Note: This is the last of several blog posts reviewing Tyler Cowen’s book “Big Business: A Love Letter to an American Anti-Hero.”

Now that we have reviewed the first eight chapters of Tyler Cowen’s “Love Letter,” it’s time to conclude our extended review with Chapter 9, the last chapter of Professor Cowen’s ode to big business, but before proceeding any further, let me say that Cowen has saved the best for last, for in many ways his concluding chapter is the most intriguing and fascinating chapter in a book full of intriguing and fascinating chapters!

To begin with, Professor Cowen’s concluding chapter poses a paradoxical query: If big business is so great in so many different ways, why do people “hate on” (to use the popular expression) business so much? Although Cowen offers an intriguing conjecture, alas, it is totally wrong! Specifically, Cowen speculates (p. 184, emphasis in the original) that “we anthropomorphize corporations–we imbue them with human qualities,” instead of seeing business firms for what they really are: cold, impersonal, legal abstractions with “a legally binding responsibility” to maximize their profits (p. 197).

I call bullshit (again)! Maybe this is how Professor Cowen himself sees corporations (though I highly doubt it), but I don’t know of a single person who “thinks of corporations as people” (p. 184) or who sees business firms as their “friends” (p. 198). People are not that stupid, and an economist no less should know better. Yes, I will concede that most people are most likely unaware that the managers of a corporation owe a common law “fiduciary duty” to the shareholders, but most people already know that most companies, especially the big business firms that Cowen is writing about in his book, are cold, impersonal, legal abstractions whose main corporate mission is to maximize profits. That’s precisely why “we” hate on big business firms, engage in shoplifting, lie on our resumes, etc.! Because large corporations are seen as cold and impersonal and abstract entities!

In closing, let me end my extended review on a positive note. Tyler Cowen concludes Ch. 9 by asking, what is the social responsibility of business? Is it to just make profits, or is it something more? Professor Cowen’s pithy riposte to this question is (pp. 205-206, emphasis in the original), the social responsibility of business is to come up with new and better conceptions of the social responsibility of business. At a surface level, this response is pretty lame, but at a deeper level, Cowen’s aphorism blew me away. Markets are not limited to products and services. Maybe markets also extend to ethical paradigms and moral doctrines. In addition to providing us a wide array of products and services, perhaps business firms also provide us differing degrees of ethical dogmas and moral menus!
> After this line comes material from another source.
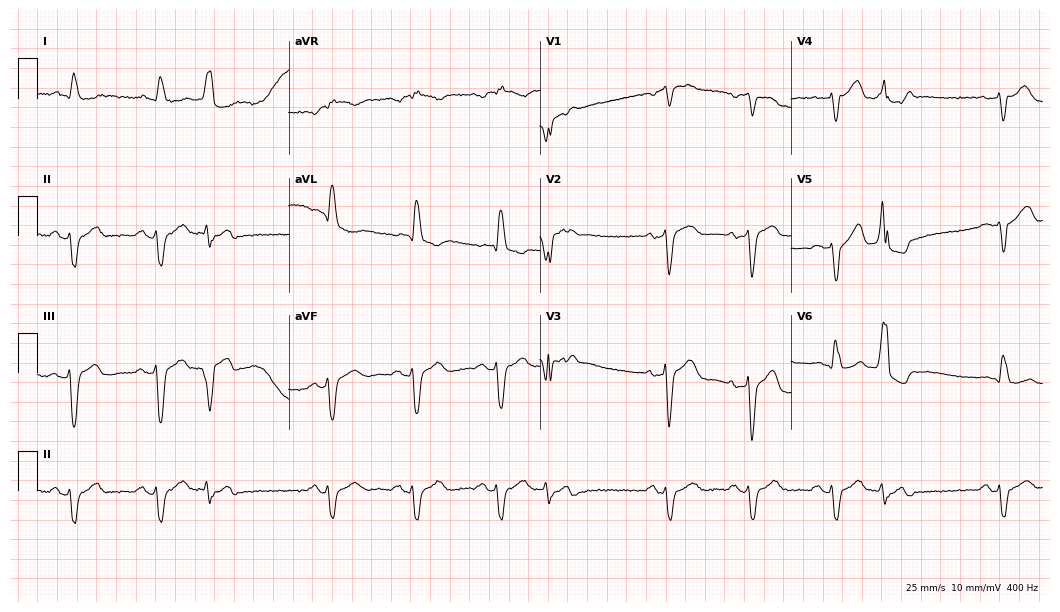
12-lead ECG from a male patient, 80 years old. Shows right bundle branch block (RBBB).

In my view, ethics and morality are not just about choosing between good and bad, right and wrong. After all, often in life we must choose between two or more bads, two or more wrongs! Fundamentally, ethics and morality are about how we treat and interact with other people (and with nonhuman animals), and that is one way of understanding what business firms do. Business firms are an agglomeration of stakeholders, and most of these stakeholders are people: owners, managers, employees, contractors, customers, etc. Moreover, business firms employ a wide variety of methods of treating or interacting with these sundry stakeholders, and these different ways are, at bottom, guided by different visions of ethics and morality …

Professor Cowen (with apologies to DJ Khaled, pictured below), maybe it is time for you to “make” another book!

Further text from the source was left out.